Opinion
Nos. 570758/11 11–411.
2012-08-30
Defendant appeals from an order of the Civil Court of the City of New York, Bronx County (Raul Cruz, J.), entered October 19, 2010, which denied its motion for summary judgment dismissing the complaint.
Present: LOWE, III, P.J., SCHOENFELD, HUNTER, JR., JJ.
PER CURIAM.
Order (Raul Cruz, J.), entered October 19, 2010, affirmed, with $10 costs.

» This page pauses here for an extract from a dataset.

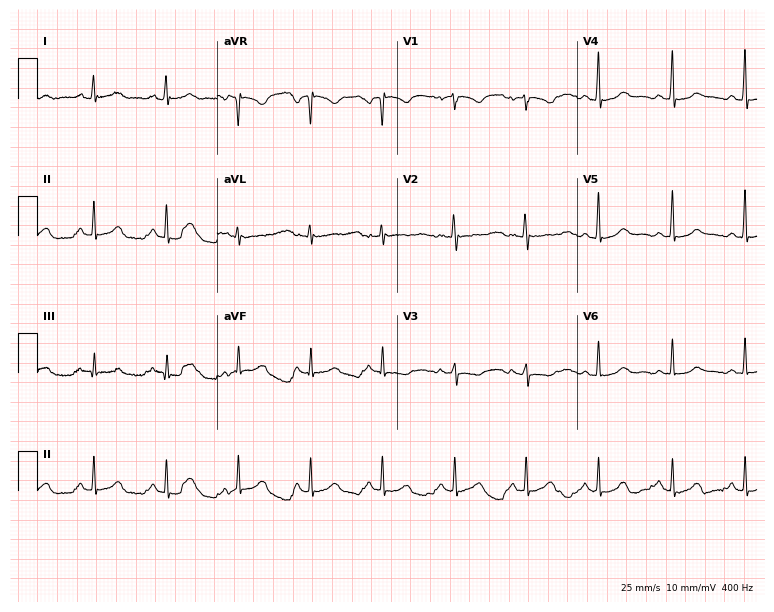
ECG — a woman, 57 years old. Labelled as a normal ECG.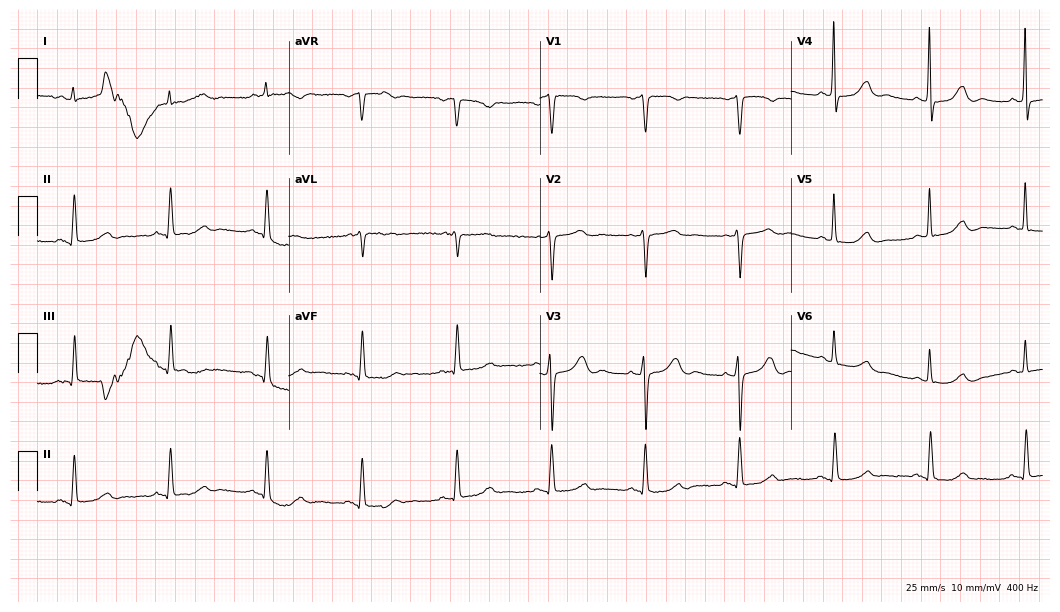
Electrocardiogram, a 74-year-old male. Overall reading on record: normal ECG.

This action, seeking recovery of first-party no-fault benefits, is not ripe for summary dismissal, since defendant MVAIC failed in its burden to establish, prima facie, that plaintiff's assignor was not a “qualified person” entitled to no-fault coverage ( see Englington Med., PC v. Motor Veh. Acc. Indem. Corp., 81 AD3d 223, 229 [2011];Matter of MVAIC v. Interboro Med. Care & Diagnostic PC, 73 AD3d 667 [2010]. The conflicting statements as to potential insurance coverage set forth in plaintiff's assignor's notice of intention to file a claim against MVAIC, while perhaps sufficient to raise a triable issue as to coverage, was insufficient to meet defendant's threshold burden to establish that there was a policy of insurance in effect at the time of the accident ( see Pomona Med. Diagnostic v. MVAIC, 30 Misc.3d 132[A], 2011 N.Y. Slip Op 50042[U][App Term, 1st Dept 2011] ).
THIS CONSTITUTES THE DECISION AND ORDER OF THE COURT.